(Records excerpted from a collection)
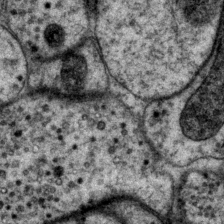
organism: P. pacificus
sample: Pharynx
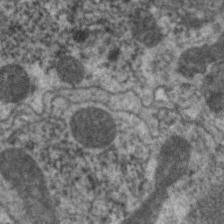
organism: C. elegans
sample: Pharynx
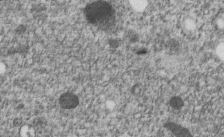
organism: C. elegans
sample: C. elegans embryo early stage
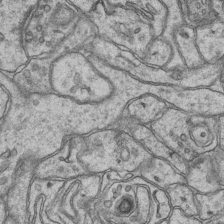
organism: Mouse
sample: CA1 Hippocampus
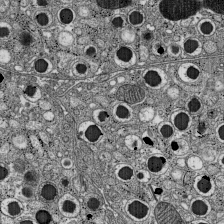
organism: C57BL Mouse
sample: Pancreatic islet
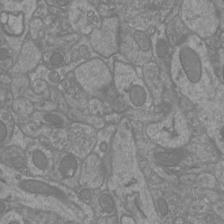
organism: Mouse
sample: Cortical neurons
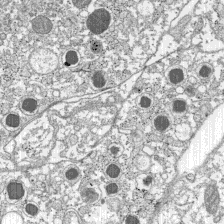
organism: C57BL Mouse
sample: Pancreatic islet
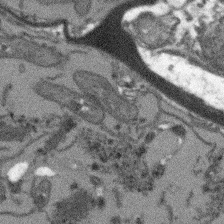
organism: Arabidopsis thaliana
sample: Root tip
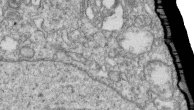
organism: Human
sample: HeLa cell HIV synapse
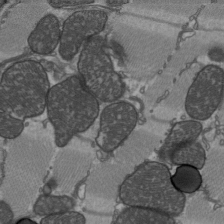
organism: C57BL Mouse
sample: Heart
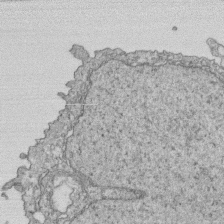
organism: Human
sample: HeLa cell HIV synapse
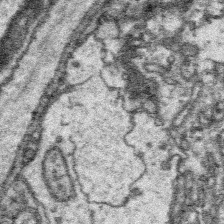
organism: Platynereis dumerilii
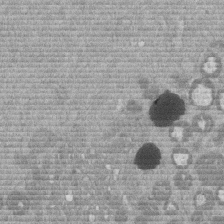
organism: Mouse
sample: Dividing mouse embryo 1 cell stage
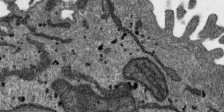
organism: Human
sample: Lung epithelial cells, uninfected (mock) control
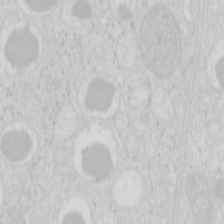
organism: Mouse
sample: Pancreas
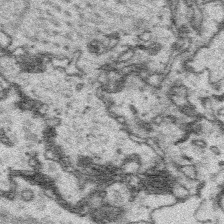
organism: Platynereis dumerilii
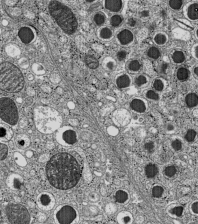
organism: C57BL Mouse
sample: Pancreatic islet
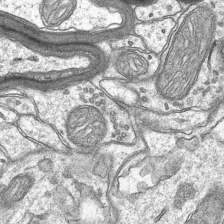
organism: Mouse
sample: CA1 Hippocampus
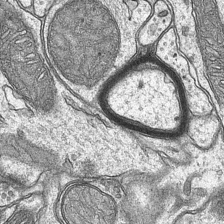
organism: Mouse
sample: CA1 Hippocampus
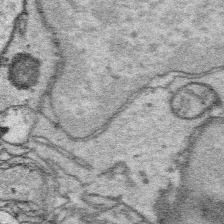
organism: Platynereis dumerilii
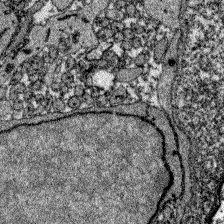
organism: Zebrafish
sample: Larval olfactory bulb
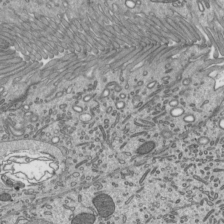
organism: Mouse
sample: Mouse epididymis efferent ductule cilia
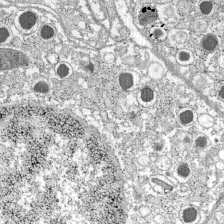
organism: C57BL Mouse
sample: Pancreatic islet
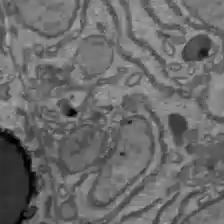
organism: C57BL Mouse
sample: Liver
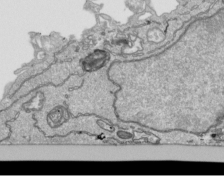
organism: Human
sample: Mitochondria in HCT116 cells
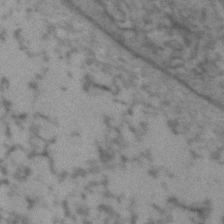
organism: Zebrafish
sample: Zebrafish embryo
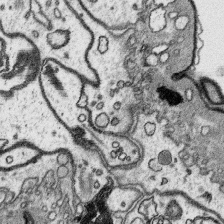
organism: Platynereis dumerilii
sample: Parapodia
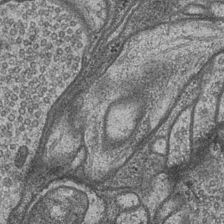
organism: Drosophila
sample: Optic medulla
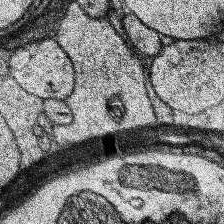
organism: Human
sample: Temporal Lobe
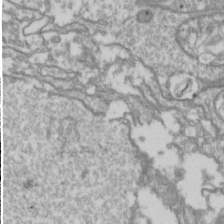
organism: Drosophila
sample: Cell division; meiosis; drosophila spermatocytes
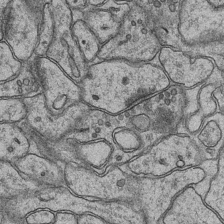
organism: Mouse
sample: CA1 Hippocampus
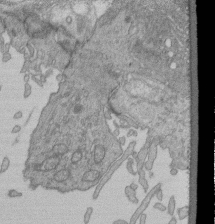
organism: Human
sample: Retinal organoid Rod and Cone cells
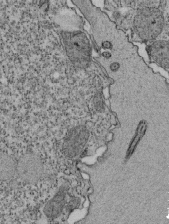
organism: Tetrahymena
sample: Cilia in tetrahymena
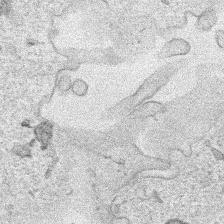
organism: Human
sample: Mitochondria in HCT116 cells
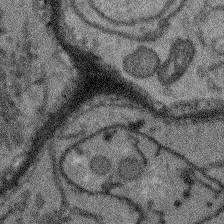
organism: Arabidopsis thaliana
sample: Root tip
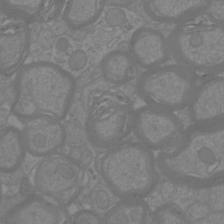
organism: Mouse
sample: Cortical neurons
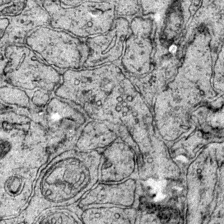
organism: Mouse
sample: Primary visual cortex
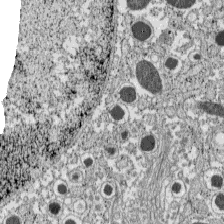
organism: C57BL Mouse
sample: Pancreatic islet
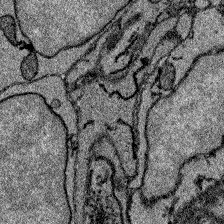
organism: Zebrafish
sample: Larval olfactory bulb
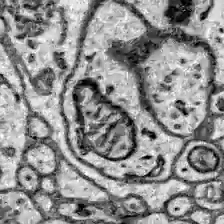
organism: Zebrafish
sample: Brain
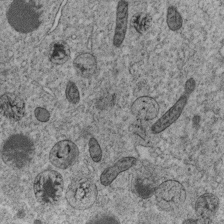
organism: C. elegans
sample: C. elegans embryo early stage
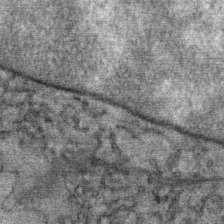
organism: Mouse
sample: Mouse Salivary gland
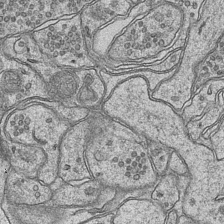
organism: Mouse
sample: CA1 Hippocampus
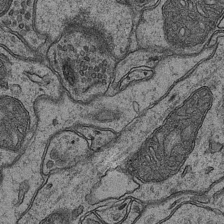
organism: Mouse
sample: CA1 Hippocampus
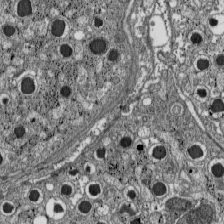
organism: C57BL Mouse
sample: Pancreatic islet
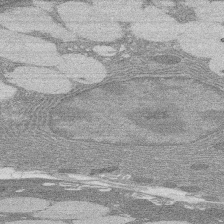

• **Your task**: Do not include images; quote all of the entries above exactly.

• **Result of this task**:
organism: P. pacificus
sample: Pharynx
organism: C. elegans
sample: Pharynx
organism: C. elegans
sample: C. elegans embryo early stage
organism: Mouse
sample: CA1 Hippocampus
organism: C57BL Mouse
sample: Pancreatic islet
organism: Mouse
sample: Cortical neurons
organism: C57BL Mouse
sample: Pancreatic islet
organism: Arabidopsis thaliana
sample: Root tip
organism: Human
sample: HeLa cell HIV synapse
organism: C57BL Mouse
sample: Heart
organism: Human
sample: HeLa cell HIV synapse
organism: Platynereis dumerilii
organism: Mouse
sample: Dividing mouse embryo 1 cell stage
organism: Human
sample: Lung epithelial cells, uninfected (mock) control
organism: Mouse
sample: Pancreas
organism: Platynereis dumerilii
organism: C57BL Mouse
sample: Pancreatic islet
organism: Mouse
sample: CA1 Hippocampus
organism: Mouse
sample: CA1 Hippocampus
organism: Platynereis dumerilii
organism: Zebrafish
sample: Larval olfactory bulb
organism: Mouse
sample: Mouse epididymis efferent ductule cilia
organism: C57BL Mouse
sample: Pancreatic islet
organism: C57BL Mouse
sample: Liver
organism: Human
sample: Mitochondria in HCT116 cells
organism: Zebrafish
sample: Zebrafish embryo
organism: Platynereis dumerilii
sample: Parapodia
organism: Drosophila
sample: Optic medulla
organism: Human
sample: Temporal Lobe
organism: Drosophila
sample: Cell division; meiosis; drosophila spermatocytes
organism: Mouse
sample: CA1 Hippocampus
organism: Human
sample: Retinal organoid Rod and Cone cells
organism: Tetrahymena
sample: Cilia in tetrahymena
organism: Human
sample: Mitochondria in HCT116 cells
organism: Arabidopsis thaliana
sample: Root tip
organism: Mouse
sample: Cortical neurons
organism: Mouse
sample: Primary visual cortex
organism: C57BL Mouse
sample: Pancreatic islet
organism: Zebrafish
sample: Larval olfactory bulb
organism: Zebrafish
sample: Brain
organism: C. elegans
sample: C. elegans embryo early stage
organism: Mouse
sample: Mouse Salivary gland
organism: Mouse
sample: CA1 Hippocampus
organism: Mouse
sample: CA1 Hippocampus
organism: C57BL Mouse
sample: Pancreatic islet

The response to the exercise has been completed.